AIM OF THE EXERCISE:
In the entries that follow, find the line containing "sample: Salivary granule"; from there, copy every line exactly through the line containing "sample: Cilia; mouse epididymis".

Records drawn from a dataset:
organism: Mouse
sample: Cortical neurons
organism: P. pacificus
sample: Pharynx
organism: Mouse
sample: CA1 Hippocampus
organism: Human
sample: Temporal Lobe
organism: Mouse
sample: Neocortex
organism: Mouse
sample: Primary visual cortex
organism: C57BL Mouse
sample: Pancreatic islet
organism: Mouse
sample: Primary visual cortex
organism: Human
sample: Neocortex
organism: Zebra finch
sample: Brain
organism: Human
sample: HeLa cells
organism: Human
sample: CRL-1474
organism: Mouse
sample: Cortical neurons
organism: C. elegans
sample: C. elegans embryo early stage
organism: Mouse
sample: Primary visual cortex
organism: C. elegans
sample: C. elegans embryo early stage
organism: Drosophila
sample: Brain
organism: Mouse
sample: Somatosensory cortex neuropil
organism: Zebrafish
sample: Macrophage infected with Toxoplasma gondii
...
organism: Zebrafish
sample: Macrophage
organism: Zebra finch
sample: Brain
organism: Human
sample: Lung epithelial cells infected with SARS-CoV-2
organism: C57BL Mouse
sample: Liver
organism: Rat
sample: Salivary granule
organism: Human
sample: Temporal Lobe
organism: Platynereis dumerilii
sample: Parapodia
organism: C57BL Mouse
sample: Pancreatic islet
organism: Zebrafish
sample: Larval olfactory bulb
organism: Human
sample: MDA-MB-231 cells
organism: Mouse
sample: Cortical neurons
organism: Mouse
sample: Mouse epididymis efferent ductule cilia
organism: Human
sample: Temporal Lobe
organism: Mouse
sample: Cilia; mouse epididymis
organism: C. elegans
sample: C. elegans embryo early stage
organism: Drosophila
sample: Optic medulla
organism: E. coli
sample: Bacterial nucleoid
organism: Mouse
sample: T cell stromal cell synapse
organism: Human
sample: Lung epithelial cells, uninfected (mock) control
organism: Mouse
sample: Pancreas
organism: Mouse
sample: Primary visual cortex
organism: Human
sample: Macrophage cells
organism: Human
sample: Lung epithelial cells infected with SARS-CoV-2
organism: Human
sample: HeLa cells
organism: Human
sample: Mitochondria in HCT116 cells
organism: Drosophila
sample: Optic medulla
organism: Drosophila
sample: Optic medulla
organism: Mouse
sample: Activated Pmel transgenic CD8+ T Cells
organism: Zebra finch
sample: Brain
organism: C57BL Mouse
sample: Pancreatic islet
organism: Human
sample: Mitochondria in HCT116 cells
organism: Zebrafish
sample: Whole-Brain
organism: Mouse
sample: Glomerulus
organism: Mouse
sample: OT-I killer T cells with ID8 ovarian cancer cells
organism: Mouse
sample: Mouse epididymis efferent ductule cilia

TASK RESULT:
sample: Salivary granule
organism: Human
sample: Temporal Lobe
organism: Platynereis dumerilii
sample: Parapodia
organism: C57BL Mouse
sample: Pancreatic islet
organism: Zebrafish
sample: Larval olfactory bulb
organism: Human
sample: MDA-MB-231 cells
organism: Mouse
sample: Cortical neurons
organism: Mouse
sample: Mouse epididymis efferent ductule cilia
organism: Human
sample: Temporal Lobe
organism: Mouse
sample: Cilia; mouse epididymis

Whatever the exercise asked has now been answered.